The aging effect: The relationship of twist to structural and mechanical remodeling of the left ventricle in a normal population using HARP CMRI

Methods Forty-one normal volunteers were prospectively recruited. Subjects were nonobese, nondiabetic, normotensive and free of cardiovascular history or significant valvular or myocardial disease by screening echocardiography.

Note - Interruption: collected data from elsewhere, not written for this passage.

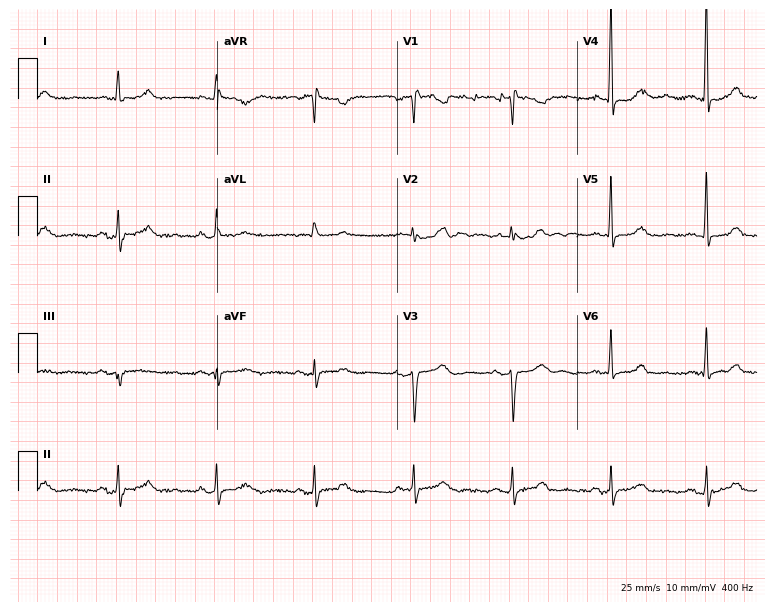
Standard 12-lead ECG recorded from a 64-year-old female patient (7.3-second recording at 400 Hz). None of these six findings is recorded: first-degree AV block, right bundle branch block (RBBB), left bundle branch block (LBBB), sinus bradycardia, atrial fibrillation (AF), sinus tachycardia.
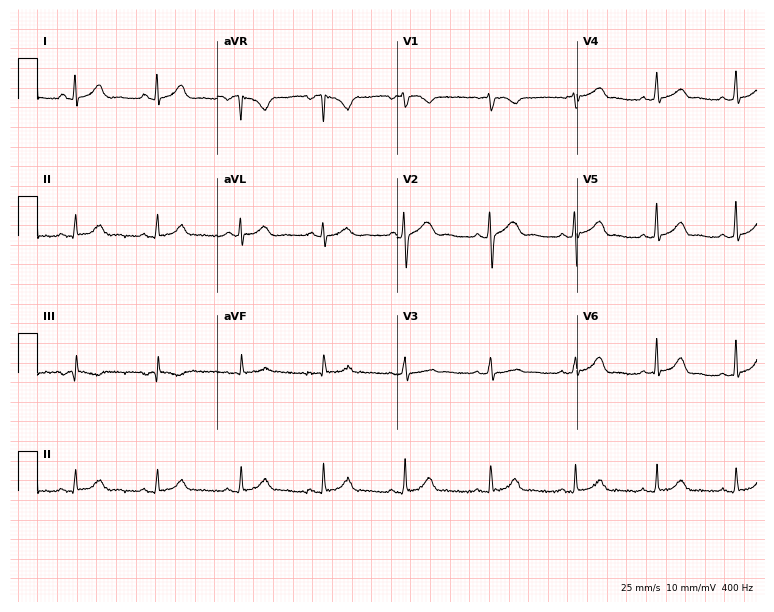
ECG — a 22-year-old female patient. Labelled as a normal ECG.
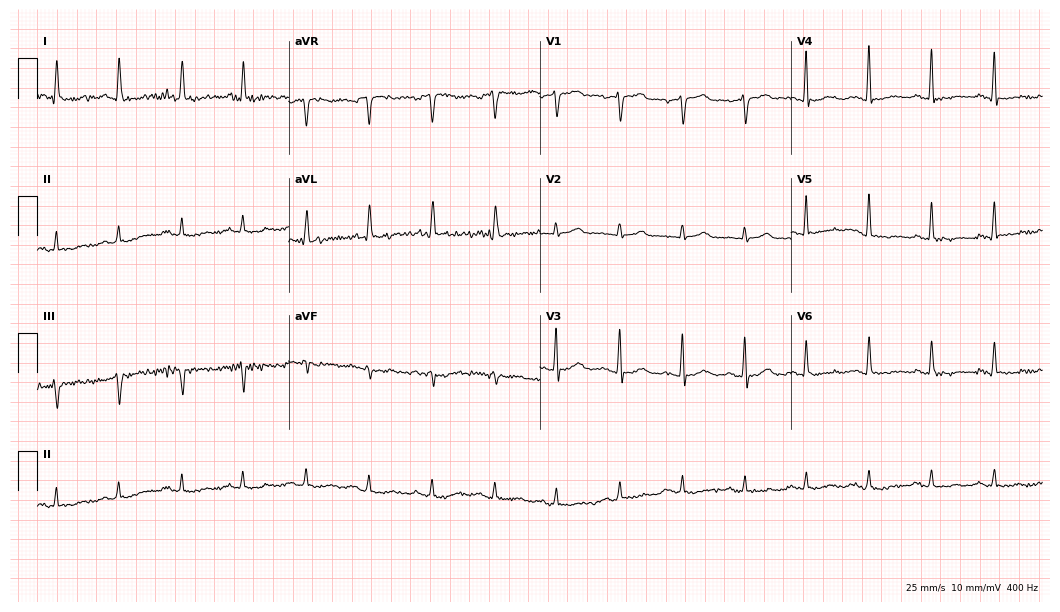
Electrocardiogram (10.2-second recording at 400 Hz), a 78-year-old female. Overall reading on record: normal ECG.

After volumetric short axis retrospectively gated SSFP cine imaging (1.5 T Siemens Avanto), breath-hold retrospectively gated short axis tagged gradient echo cines were acquired in LV base, midventricular, and apical slices with a nominal FOV 21 × 28 cm, matrix 108 × 144, 6 mm slice thickness, grid tag distance of 8 mm, TE 3.8 ms, TR 58 ms, temporal resolution 35 ms. Tagged images were analyzed using HARP software (Diagnosoft). Results Of 41 individuals, 23 were females. The group was divided by age into tertiles. Twist increased with age>60 years while LV end systolic volume (LVESV) decreased, with associated increases in ejection fraction (LVEF), systolic blood pressure (SBP) and pulse pressure (PP). End diastolic volume (LVEDV), LV mass, systolic circumferential strain and strain rate did not change with age so that LV Mass/ESV ratio increased (Table 1).